An erroneous rejection of nomination affects not merely the rights of a candidate but the structure of the election.
4 min readJun 22, 2026 06:34 AM IST
First published on: Jun 22, 2026 at 06:34 AM IST
The controversy over the rejection of a nomination paper in the recent Rajya Sabha election from Madhya Pradesh raises an important constitutional question: How should the legal system respond when a returning officer (RO) is alleged to have unlawfully excluded a candidate from an election, yet the constitutional commitment to uninterrupted elections restricts judicial intervention until the electoral process is over?
The issue highlights a tension in election law. The Constitution seeks to ensure that elections proceed without disruption and are conducted in accordance with law. These objectives are complementary in theory but can occasionally come into conflict. The conventional constitutional response is found in Article 329(b), which generally bars judicial interference in electoral matters once the election process has begun. It channels disputes into an election petition after the declaration of results. This principle, upheld by the Supreme Court, serves an important democratic purpose. Elections cannot be subjected to litigation at every intermediate stage. Yet Article 329 was never intended to create a zone of immunity for electoral illegality.
An erroneous rejection of nomination affects not merely the rights of a candidate but the structure of the election. After polling, the consequences of such exclusion may become difficult to remedy in a meaningful way. The question is whether the constitutional framework provides a corrective mechanism.
The answer may lie in a fuller understanding of Article 324 — it vests in the Election Commission of India the “superintendence, direction and control” of elections. Judicial decisions have recognised that Article 324’s supervisory authority enables the ECI to safeguard the integrity of the electoral process. Although ROs exercise statutory powers under the Representation of the People Act, they do so under the ECI’s constitutional control. If the body has the authority to supervise electoral conduct, ensure compliance with election law and even countermand elections in exceptional circumstances, it is difficult to conclude that it lacks the power to correct a legal error by an RO in the scrutiny of nominations.
Such oversight need not assume the character of conventional appellate jurisdiction. Every dissatisfied candidate cannot be permitted to seek the reconsideration of routine factual determinations. However, a limited revisional jurisdiction to correct jurisdictional errors, manifest illegality, or clear misinterpretation of statutory provisions would enable serious legal disputes to be resolved promptly before polling and, more importantly, harmonise Articles 324 and 329.

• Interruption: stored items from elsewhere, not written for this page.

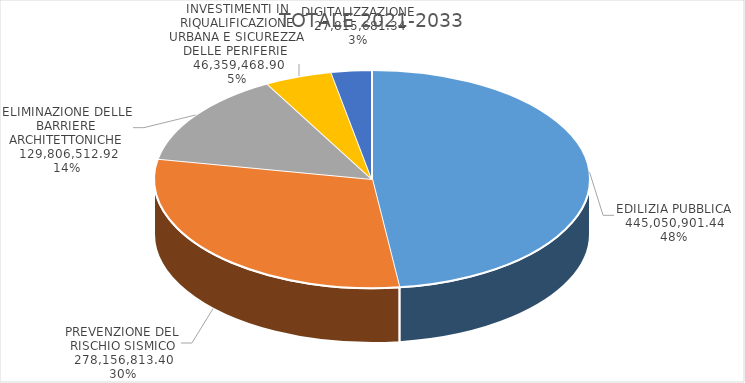
| Category | TOTALE 2021-2033 |
|---|---|
| EDILIZIA PUBBLICA | 445050901.44 |
| PREVENZIONE DEL RISCHIO SISMICO | 278156813.4 |
| ELIMINAZIONE DELLE BARRIERE ARCHITETTONICHE | 129806512.92 |
| INVESTIMENTI IN RIQUALIFICAZIONE URBANA E SICUREZZA DELLE PERIFERIE  | 46359468.9 |
| DIGITALIZZAZIONE | 27815681.34 |

The SC’s cautious approach was justified. However, constitutional adjudication must remain attentive to the efficacy of remedies. Election petitions are often decided after substantial delays. By the time a final judgment is rendered, elected representatives may have served a significant part of their term. Political alignments may have shifted. Members of the electoral college may have resigned, died or become disqualified. A successful petition may establish a legal wrong but offer little practical means of correcting it.
That’s why Article 142 is relevant — it empowers the SC to pass such orders as may be necessary for doing complete justice in a matter before it. It is not a licence to disregard constitutional limitations, nor can it routinely displace statutory remedies. It exists for exceptional situations. Where a candidate alleges exclusion on a ground that is ex-facie contrary to law, where the ECI has not exercised corrective supervision under Article 324, and where postponing scrutiny until an election petition may render effective relief impossible, a carefully tailored exercise of Article 142 may be constitutionally defensible. This would not amount to repudiating Article 329, but an attempt to reconcile the constitutional commitment to electoral continuity with the equally important commitment to meaningful justice.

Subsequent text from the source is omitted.